- Official poster
- Directed by: S. Narayan
- Screenplay by: Ramesh Aravind S. Narayan Mohan
- Produced by: Pawan Karthik
- Starring: Ramesh Aravind S. Narayan Mohan Umashree Sanathahi
- Cinematography: Jagadish Vali
- Edited by: K. R. Lingaraj
- Music by: Arjun Janya
- Production company: Padma Sundari Creations
- Release date: 20 April 2013;
- Running time: 135 minutes
- Country: India
- Language: Kannada

= Chathrigalu Saar Chathrigalu =

2013 Indian Kannada-language comedy film directed by S. Narayan

Chathrigalu Saar Chathrigalu is a 2013 Indian Kannada-language comedy film directed by S. Narayan. The final instalment in the Kurigalu Saar Kurigalu series, the film stars Ramesh Aravind, S. Narayan, Mohan, Umashree and Sanathahi.

== Production ==
The film reached the dubbing stage in February 2013.

==Music==

Track listing
| No. | Title | Singer(s) | Length |
|---|---|---|---|
| 1. | "Chathrigalu Saar Chathrigalu" | Ravi Basrur, Sachin | 2:37 |
| 2. | " Dovve Dovve" | Anuradha Bhat, Ravi Basrur | 3:40 |
| 3. | "Yaramma Yaramma" | Chandan Shetty, Priya Yadav, Sumithra | 3:47 |
| 4. | "Udaisu Udaisu" | Ravi Basrur | 3:21 |
| 5. | "Mithay Mithay" | Vijay Prakash, Prashanth Basrur | 4:01 |
| 6. | "Dovve Dovve (version 2)" | Ravi Basrur, Priya Yadav | 3:39 |
| Total length: |  |  | 21:07 |

== Release and reception ==
Because Umashree was contesting at the Terdal Assembly constituency, the film was not released in that area.
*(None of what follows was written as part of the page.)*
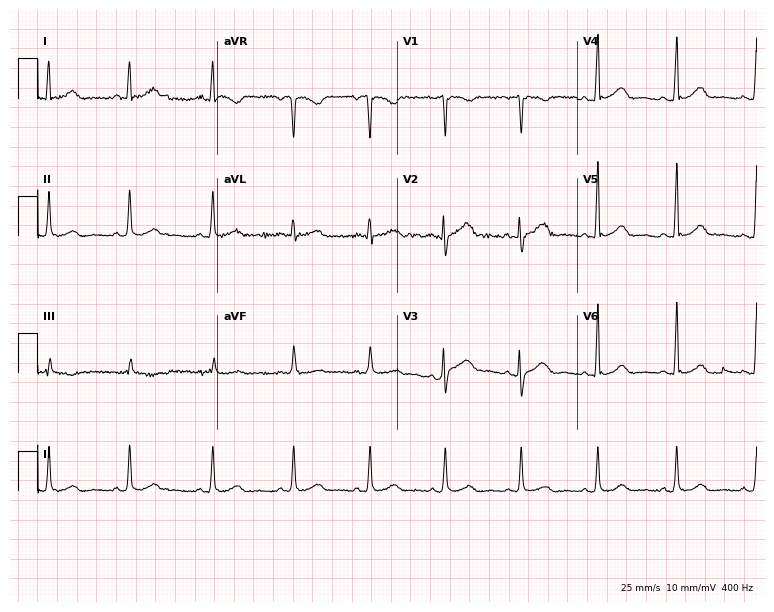
12-lead ECG from a female, 35 years old. Recorded interpretation: within normal limits.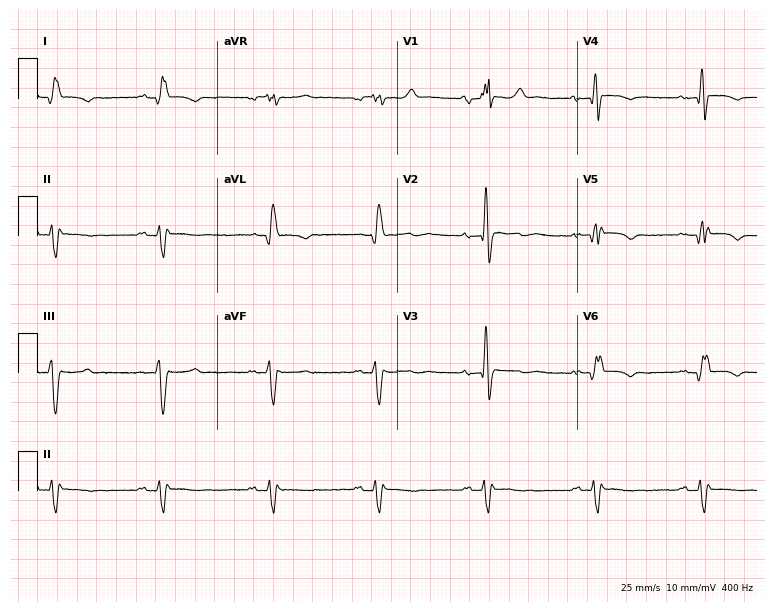
ECG (7.3-second recording at 400 Hz) — a woman, 49 years old. Findings include right bundle branch block.

A critic from The Times of India gave the film a rating of three out of five stars and opined that "A well-scripted comedy film. Don’t look for a serious story. Just watch and enjoy the comedy". B. S. Srivani of Deccan Herald gave the film the same rating and wrote that "“Chatrigalu...” still works, mainly because underneath all the sex-laced dialogues, there are still some gems to be found. It’s a laughing matter, after all".